Padre Franco IMODA, Magnifico Rettore Pontificia Università Gregoriana.
SFIDA EDUCATIVA E IL MISTERO DELLA PERSONA
Introduzione
Ogni generazione è chiamata a riscoprire e a mettere in atto un progetto educativo
con cui non soltanto far sopravvivere la cultura e i valori ricevuti ma anche preparare i
propri membri ad ulteriori scoperte e conquiste. "Legittimamente si può pensare che
il futuro dell'umanità sia riposto nelle mani di coloro che sono capaci di trasmettere
alle generazioni di domani ragioni di vita e di speranza" (Gaudium et Spes n.31).
La possibile alternativa di un inaridimento, di un impoverimento o anche di un
imbarbarimento resta sempre un'impellente minaccia.
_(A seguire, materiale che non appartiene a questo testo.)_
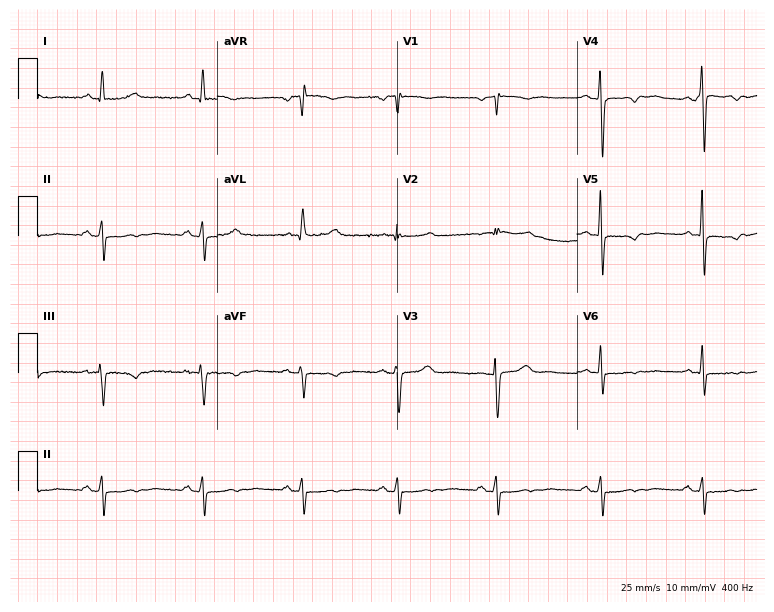
Electrocardiogram, a female, 70 years old. Of the six screened findings (first-degree AV block, right bundle branch block (RBBB), left bundle branch block (LBBB), sinus bradycardia, atrial fibrillation (AF), sinus tachycardia), none is recorded.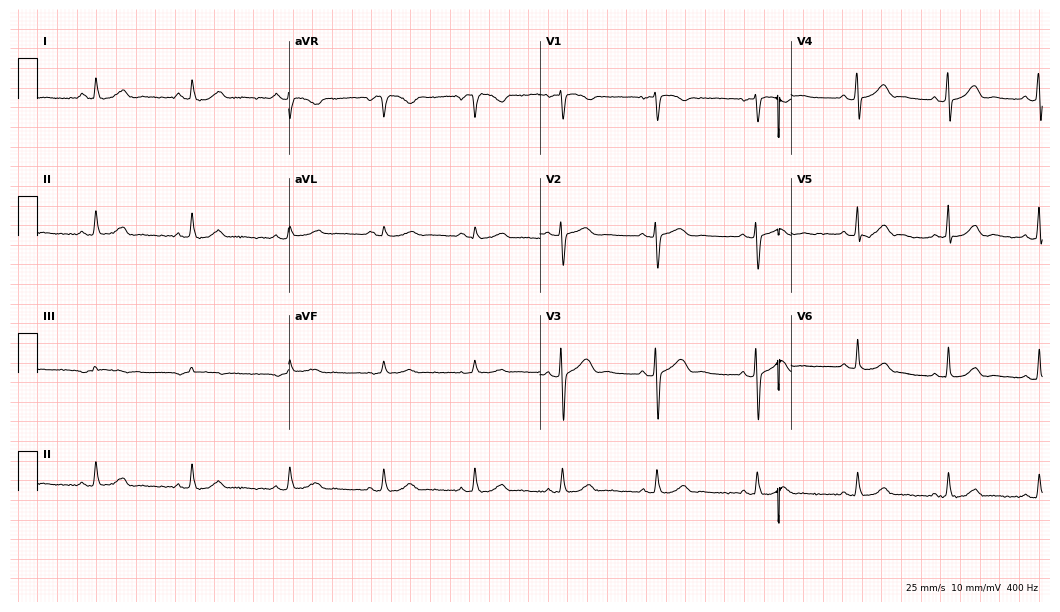
Standard 12-lead ECG recorded from a 33-year-old woman. Read as a normal ECG.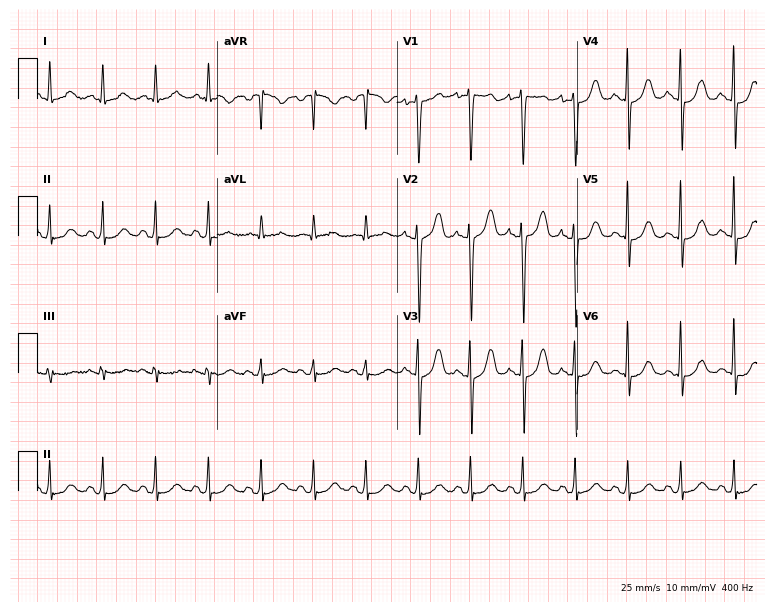
Electrocardiogram, a 37-year-old female patient. Interpretation includes sinus tachycardia (a sinus rate of 100 beats per minute or more).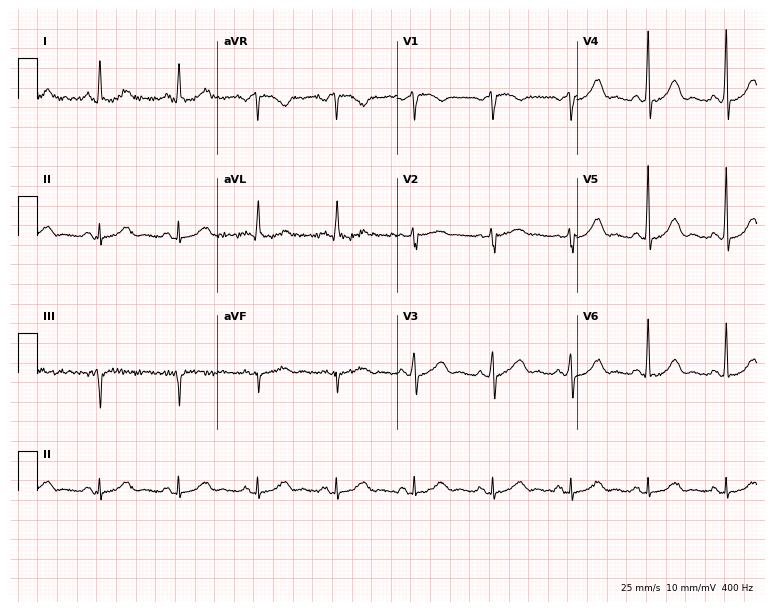
Electrocardiogram, a female patient, 75 years old. Overall reading on record: normal ECG.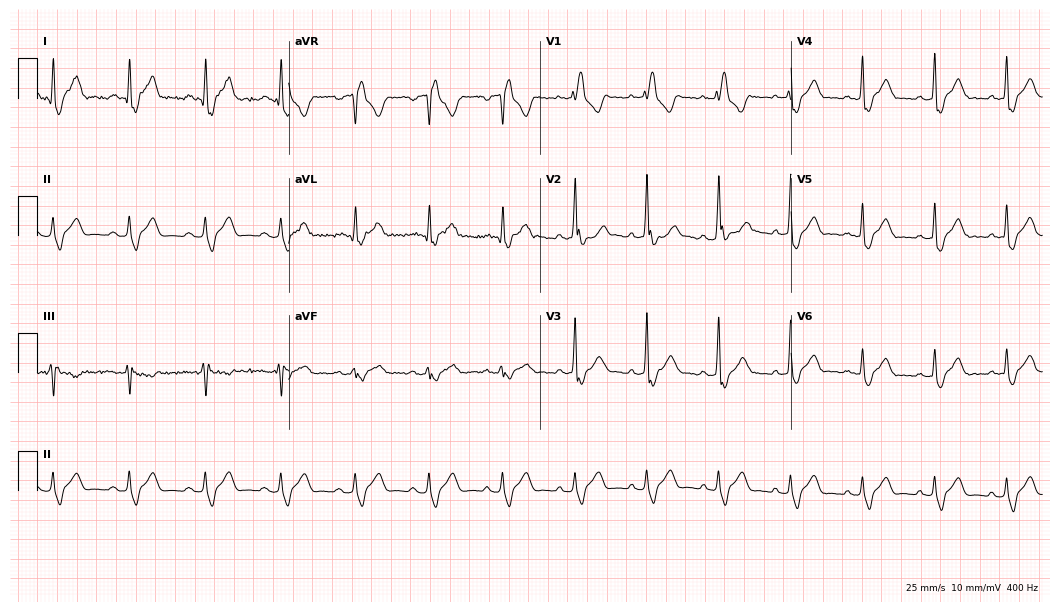
ECG (10.2-second recording at 400 Hz) — a 40-year-old male patient. Findings include right bundle branch block.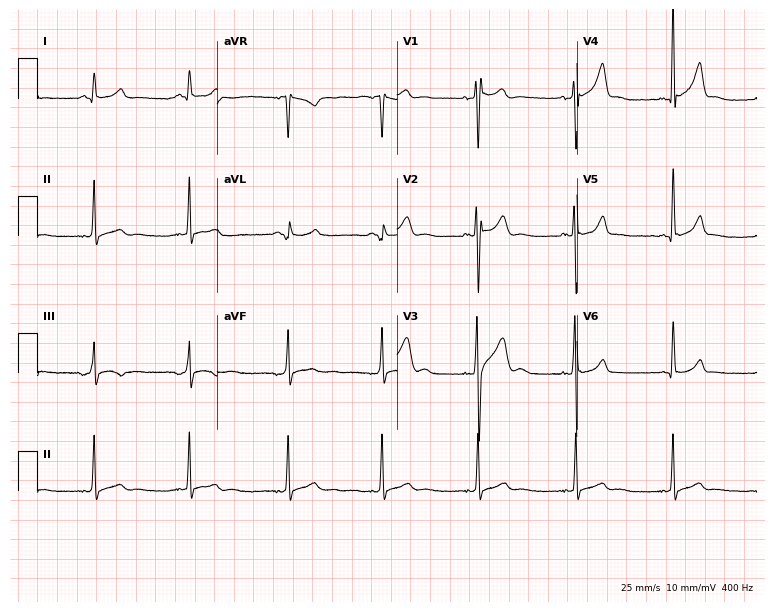
Electrocardiogram (7.3-second recording at 400 Hz), a male, 19 years old. Of the six screened findings (first-degree AV block, right bundle branch block, left bundle branch block, sinus bradycardia, atrial fibrillation, sinus tachycardia), none is recorded. Other findings, if any, are not listed.

Nessuna conquista umana porta il
marchio di garanzia di assoluta validità e di indefettibilità.
Ogni esperienza educativa con la sua insopprimibile esigenza di approfondimento delle
verità e dei valori si situa oggi in un contesto in cui diviene sempre più difficile
dare una risposta e trovare soddisfazione. Ricerca frenetica, superficialità,
dispersione, insoddisfazione o indifferenza sono solo alcuni sintomi di un'inquietudine
che non riesce ad orientarsi e a mantenersi nella serenità e nella gioia senza cadere in
depressione e in desolazione.
A. Mistero perduto
L'epoca in cui viviamo, definita come "postmoderna", porta con sé
caratteristiche del mondo virtuale, che, al di là delle differenze, comportano un
elemento comune di "perdita". Ecco la sfida ad educare il bambino virtuale. La
perdita si manifesta come smantellamento dell'espressione, appiattimento della distanza
tra realtà e apparenza; una perdita della capacità di costruire la dimensione affettiva
(Hendin, The Age of Sensation, New York: 1977); la perdita del senso della
storicità e del tempo; la scomparsa della concatenazione dei significati, con un modo di
sperimentare nuovo e una perdita di capacità di distanza critica; la perdita o, almeno,
la diminuzione della capacità di impegno stabile e incondizionato.
La realtà della persona, intesa (con G. Marcel, Il mistero dellessere,
Torino, 1970) come più di una somma di problemi, come mistero, sembrerebbe allora
condannata, secondo queste regole, a rimanere al massimo, implicita. La domanda, inizio
del sapere e della saggezza, rimane se non muta, limitata. Invece della meraviglia che la
provoca, si rileva spesso una specie di confusione, di indifferenza o di torpore. La
capacità d'interpretare e di critica tende a lasciare il posto ad associazioni, a "collages".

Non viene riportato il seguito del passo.